Le corps se souvient et demande de ne pas l’oublier, comme les myosotis que les Japonais traduisent par wasurenagusa : « Ne m’oublie pas ».
Le corps se souvient du plaisir et du déplaisir, des joies et des peines qui l’ont marqué. Comme un chat échaudé, il évite ce qui lui est néfaste, et choisit ce qui lui est propice. Il garde trace des chutes et des chocs qui l’ont secoué et meurtri. Bien sûr, on se relève, on n’est pas mort, on continue sa route. Cependant,la fragilité engendrée travaille à bas bruit. Un mois, un an plus tard… un symptôme se déclenche : il suffit d’une grosse fatigue, d’un souci, d’un stress inhabituel pour que sciatique, lumbago, jambes sans repos, sinusite, acouphènes, etc. se déclarent.

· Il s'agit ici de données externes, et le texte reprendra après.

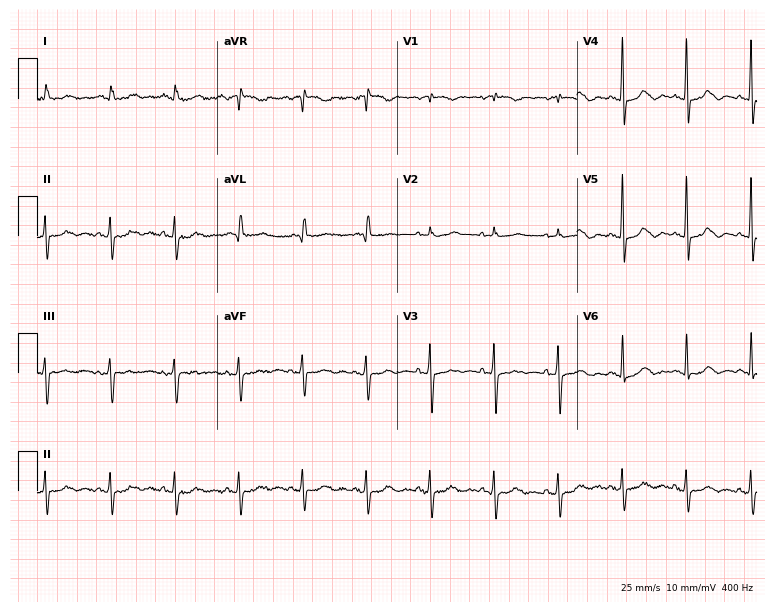
12-lead ECG from a 69-year-old female patient. Screened for six findings — first-degree AV block, right bundle branch block (RBBB), left bundle branch block (LBBB), sinus bradycardia, atrial fibrillation (AF), sinus tachycardia — none is recorded.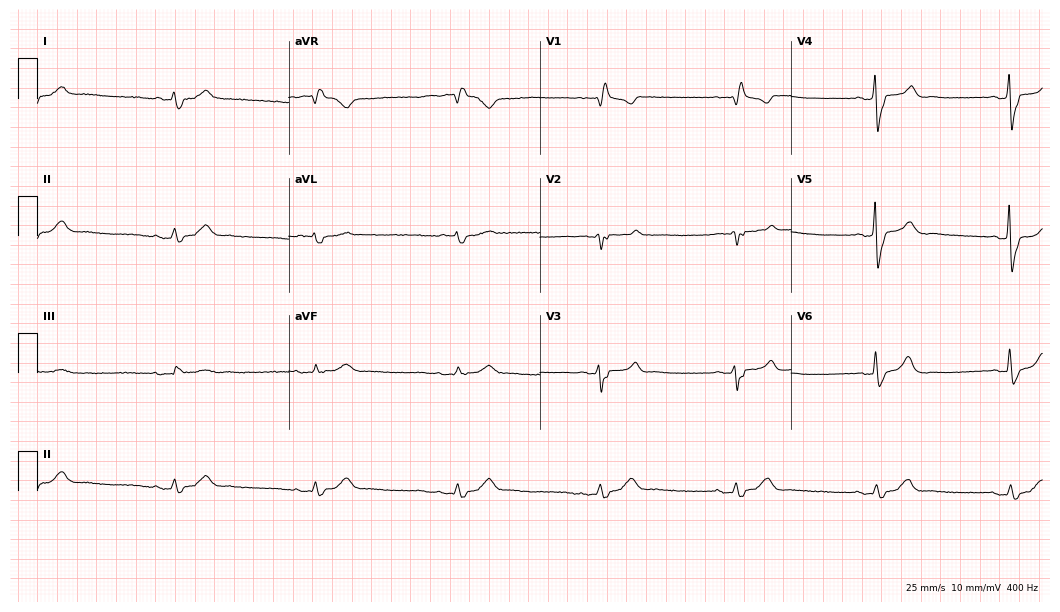
12-lead ECG from a 58-year-old male patient. Findings include right bundle branch block, sinus bradycardia (a sinus rate of 50 beats per minute or less).

Ces maux bénins passent le plus souvent spontanément et sans encombre. Mais un manque de repos, ou une mise en mouvement inadéquate ont tôt fait de les rendre chroniques. Ils restent fonctionnels et ne s’attaquent pas aux capacités organiques, mais ils peuvent se révéler invalidants au quotidien.
Face à un symptôme bénin mais chronique, le « toucher de la sensation interne » peut percevoir un engourdissement plus ou moins étendu et profond à l’emplacement de la douleur, et plus loin dans le corps. Avant cela, une « immobilité » des flux de température, consistances et mouvements a pu se révéler. Ou une apathie. L'organisme est figé.
Le corps-esprit-myosotis n’est pas prêt à évoluer. Il demande en premier que l’on se souvienne de lui, de son histoire. Ce qui l’a heurté profondément l’a sollicité. Il se protège de tout geste non parfaitement adapté à ses propres besoins.
Enlever une protection n’est jamais une bonne solution. Défaire les nœuds de tension peut paraître miraculeux : la douleur s’évapore et tout le monde s’en réjouit. Mais le trouble engendré par le défaut de protection déplace ou renforce l’affection de départ.
Respecter une protection, c'est « aller » avec elle. À la main sensible apparaissent les chutes, chocs et blessures sans toujours pouvoir dire s’ils sont d’origine psychique ou corporelle. Mais le seul fait d’être reconnus et accompagnés dans les besoins qu’ils expriment de tension, pression ou immobilité les dissout pour de bon.
L’organisme retrouve une force, un renouveau qu’il avait mis en sourdine pour parer au plus pressé. Peu à peu, il enlève les protections qui n’ont plus de raison d’être. Le souvenir à fleur de peau s’apaise.